An excellent value. Durable French Morocco Leather-which will become more pliable-with all of the craftsmanship of the highland goatskin Bibles. This has become one of our favorite Bibles because of its craftsmanship and affordability. French Morocco has encased Sacred Scripture for centuries and is an extremely durable binding.

*Allan-Oxford Brevier Blackface Edition (Highland Goatskin)20BR
$189.66 *

Dark brown Highland goatskin (same color as the ESV1BR) with full yapp edges, leather lined inside in dark brown, with cyclopedic concordance. This is one of our favorite personal size Bibles. The typeface is bold and sharp. The highland goatskin (also known as Natural Morocco) binding is extremely supple.
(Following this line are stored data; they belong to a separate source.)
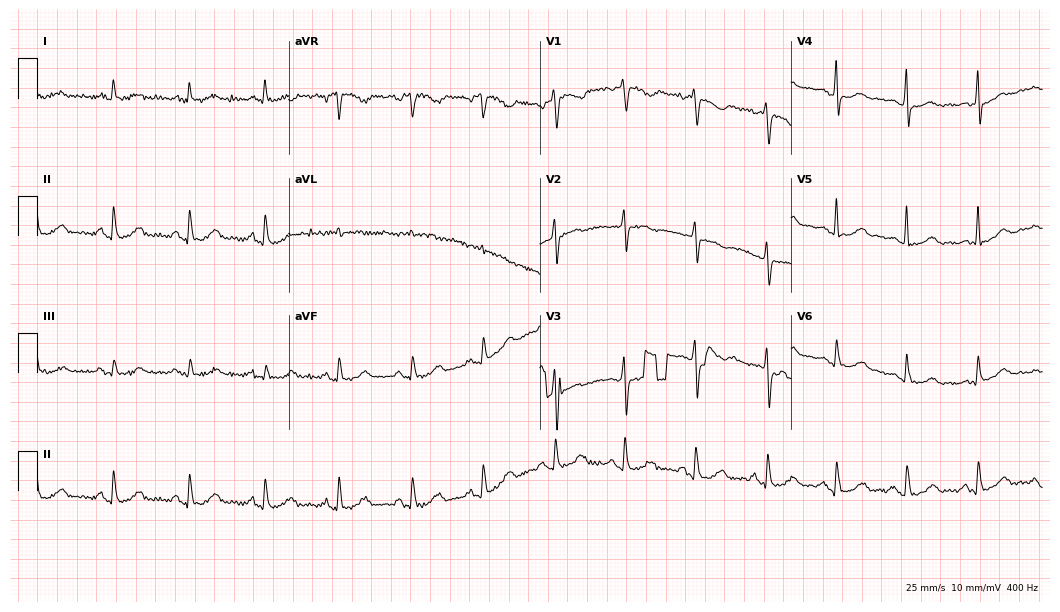
Resting 12-lead electrocardiogram (10.2-second recording at 400 Hz). Patient: a female, 66 years old. None of these six findings is recorded: first-degree AV block, right bundle branch block, left bundle branch block, sinus bradycardia, atrial fibrillation, sinus tachycardia. Only these six findings were labelled.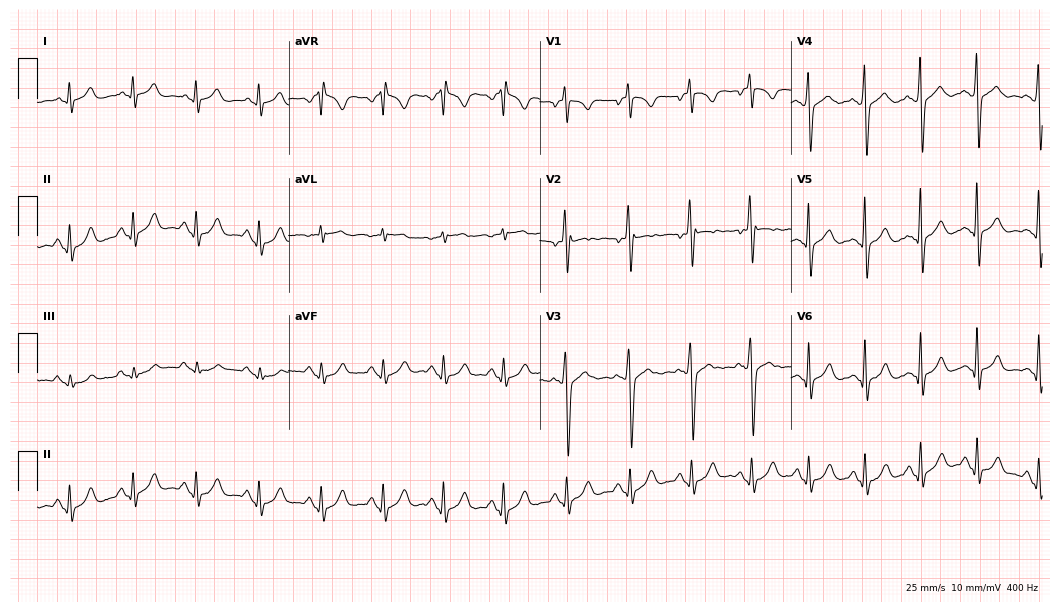
Standard 12-lead ECG recorded from a 24-year-old male (10.2-second recording at 400 Hz). Read as a normal ECG.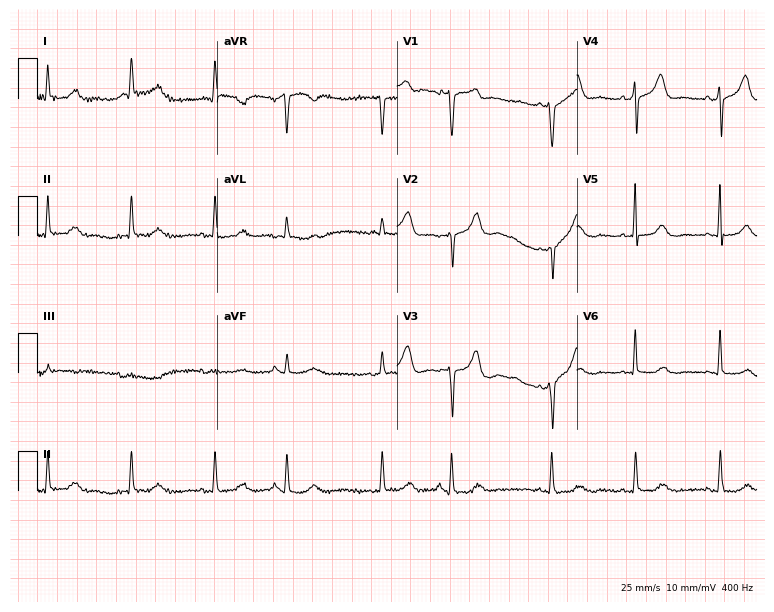
12-lead ECG from a female, 55 years old. No first-degree AV block, right bundle branch block (RBBB), left bundle branch block (LBBB), sinus bradycardia, atrial fibrillation (AF) or sinus tachycardia recorded for this tracing.

An excellent choice for an Allan.
India paper 
Black letter type 
Center column references 
2 Ribbon markers
Art gilt edges 
Self-pronouncing text 
italics for inserted text
Readable bold type 
Oxford maps 
5.25 inches x 7.5 x 1

If you would like to check out high res photographs of these Bibles, http://www.evangelicalbible.com/shop/index.php?main_page=index&cPath=12.


----------



## NaphtaliPress (Mar 15, 2011)

Dennis,
I'll take the Longprimer if you still have it.


----------



## Grillsy (Mar 15, 2011)

Sent you a pm.


----------



## baron (Mar 15, 2011)

Guess I'm to late. lol


----------



## Pilgrim (Mar 15, 2011)

Gone already? 

I've been holding out for the Brevier Clarendon with the cyclopedic concordance but would have been tempted to go with the Longprimer at that price. Having seen pictures of the Blackface, I think J. Mark Bertrand is right that that the typeface and the self pronouncing text is a love it or hate it proposition and I couldn't see using it regularly.


----------